Language-centric Assitive Computing
Assistivox AI Language-centric Design
Information management involves two fundamental tasks: reading and writing. Traditional computing interfaces require visual interaction (pointing, clicking, reading text on screens). This design can exclude many users who have difficulty seeing (text, small fonts, small icons) or difficulty pointing and clicking. A language-centric interface offers users a way to interact with an application regardless of visual ability or fine motor control. Assistivox AI makes spoken language a central part of its design.
Reading: From Any Source to Spoken Language
Traditional screen readers are limited to text that is already digitized and properly formatted. This limitation creates a reliance on new authors and content creators to make suitable accommodations for digital content. The Assistivox AI philosophy is that a reader with vision challenges should be able to access any information that any other reader can access, regardless of whether it has been appropriately formatted.

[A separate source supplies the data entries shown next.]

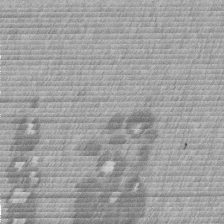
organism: Mouse
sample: Dividing mouse embryo 1 cell stage
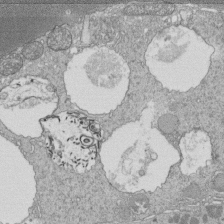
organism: Tetrahymena
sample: Cilia in tetrahymena
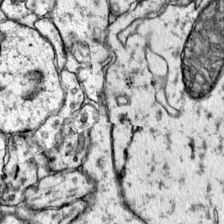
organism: Mouse
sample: Primary visual cortex
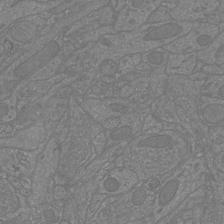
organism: Mouse
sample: Cortical neurons
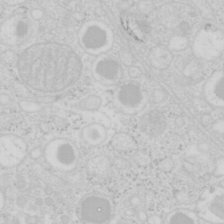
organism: Mouse
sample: Pancreas
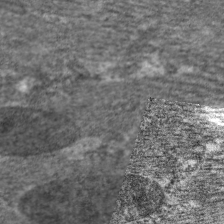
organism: C. elegans
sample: Pharynx
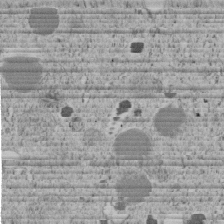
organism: C. elegans
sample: C. elegans embryo early stage
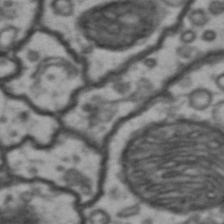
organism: Drosophila
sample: Brain
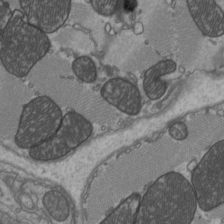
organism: C57BL Mouse
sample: Heart
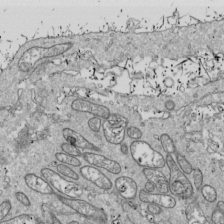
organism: Drosophila
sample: Cell division; meiosis; drosophila spermatocytes
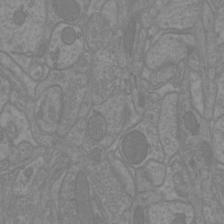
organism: Mouse
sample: Cortical neurons
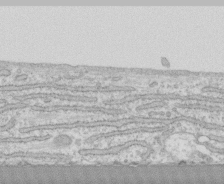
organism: Human
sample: CRL-1474
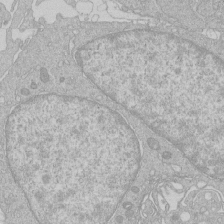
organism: Human
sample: Macrophage cells
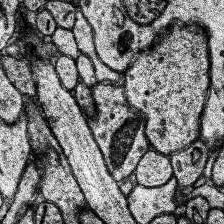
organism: Human
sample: Temporal Lobe
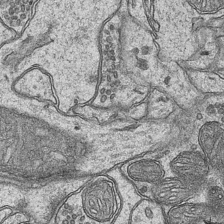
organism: Mouse
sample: CA1 Hippocampus
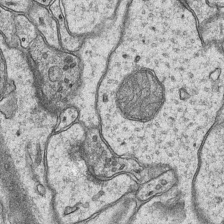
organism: Mouse
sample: CA1 Hippocampus
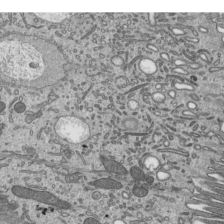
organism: Mouse
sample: Mouse epididymis efferent ductule cilia
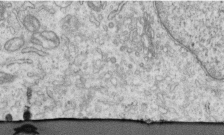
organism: Human
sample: Centriole in RPE cells
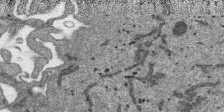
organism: Human
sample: Lung epithelial cells infected with SARS-CoV-2
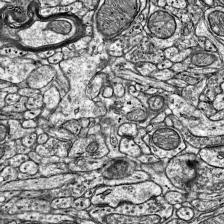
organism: Mouse
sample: Visual Cortex
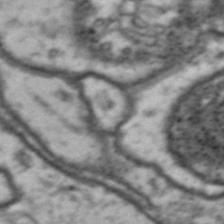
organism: Drosophila
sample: Brain
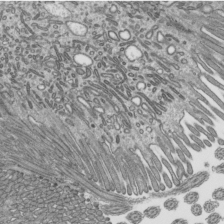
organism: Mouse
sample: Mouse epididymis efferent ductule cilia
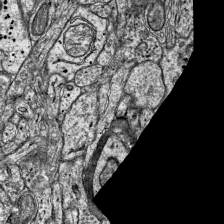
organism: Mouse
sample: Visual Cortex
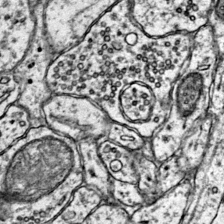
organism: Mouse
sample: Primary visual cortex
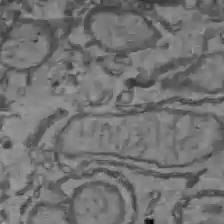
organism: C57BL Mouse
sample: Liver
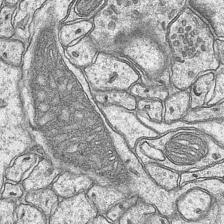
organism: Mouse
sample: CA1 Hippocampus
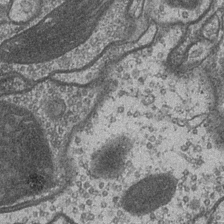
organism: Drosophila
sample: Optic medulla
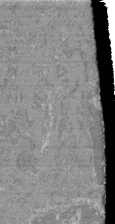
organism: Mouse
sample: Glomerulus
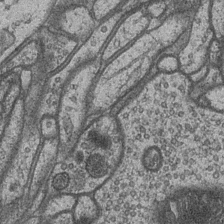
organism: Drosophila
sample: Optic medulla
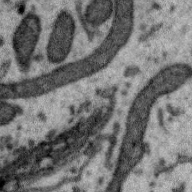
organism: Zebra finch
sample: Brain
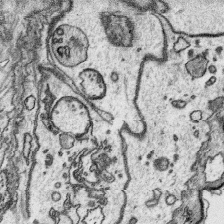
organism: Platynereis dumerilii
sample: Parapodia
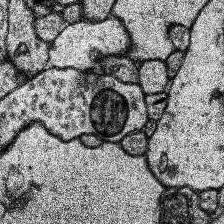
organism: Human
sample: Temporal Lobe
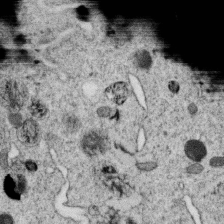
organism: C. elegans
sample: C. elegans oocyte; sperm cells

Reading Aloud With Text-to-Speech
Multiple TTS engines provide options for different needs: - Piper: Efficient processing for older hardware - Kokoro: Higher quality voices for better listening experiences
Vision-to-Speech
Many document (such as books and magazines) are not formatted as digital text. Assistivox AI offers document vision options: - OCR engines (Tesseract, DocTR) extract text from scanned documents and images - Document processing (Docling) handles complex PDF layouts, preserving structure
This creates a complete pipeline: visual content → text recognition → speech output. Users can "read" any supported document by having it spoken aloud, regardless of its original format.
Writing: From Spoken Language to Text
Multiple speech-to-text engines and models offer dictation options that meet different accuracy needs and hardware constraints:
Dictation Engines
- Vosk: Lightweight processing for basic hardware
- Faster Whisper: Higher accuracy for more capable systems
Future Work
This is currently beta software focused on reading and writing. Future work will include:
Organization
Document management, file organization, and information structuring through voice commands and audio feedback.
Full Voice Navigation
Complete interface navigation through spoken commands, making visual elements optional rather than required.